## What to work on
What is needed here is an exact repetition of the records below, beginning at the line that has "organism: B. subtilis" and stopping after the line that has "sample: Multiciliated cells".

[Supplied data]

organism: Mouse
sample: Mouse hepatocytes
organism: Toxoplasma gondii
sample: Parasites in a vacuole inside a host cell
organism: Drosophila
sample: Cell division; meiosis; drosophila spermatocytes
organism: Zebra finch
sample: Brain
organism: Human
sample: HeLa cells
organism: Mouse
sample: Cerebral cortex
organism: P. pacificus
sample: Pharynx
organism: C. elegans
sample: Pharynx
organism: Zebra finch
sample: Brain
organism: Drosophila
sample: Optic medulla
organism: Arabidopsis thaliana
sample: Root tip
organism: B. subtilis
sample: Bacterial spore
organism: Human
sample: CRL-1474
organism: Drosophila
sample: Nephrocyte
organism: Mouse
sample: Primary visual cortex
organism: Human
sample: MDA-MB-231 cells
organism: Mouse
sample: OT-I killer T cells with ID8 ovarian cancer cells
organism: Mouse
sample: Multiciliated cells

[/Supplied data]
[Supplied data]

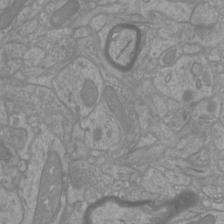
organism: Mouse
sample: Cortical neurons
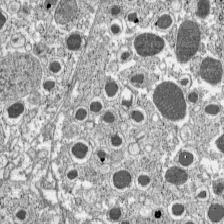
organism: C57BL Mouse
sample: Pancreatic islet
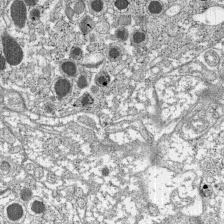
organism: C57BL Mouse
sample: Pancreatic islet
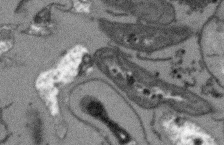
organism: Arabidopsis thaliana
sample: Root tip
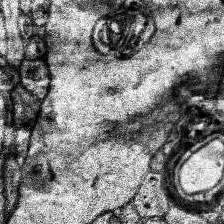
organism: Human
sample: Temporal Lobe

[/Supplied data]

## The completed task
organism: B. subtilis
sample: Bacterial spore
organism: Human
sample: CRL-1474
organism: Drosophila
sample: Nephrocyte
organism: Mouse
sample: Primary visual cortex
organism: Human
sample: MDA-MB-231 cells
organism: Mouse
sample: OT-I killer T cells with ID8 ovarian cancer cells
organism: Mouse
sample: Multiciliated cells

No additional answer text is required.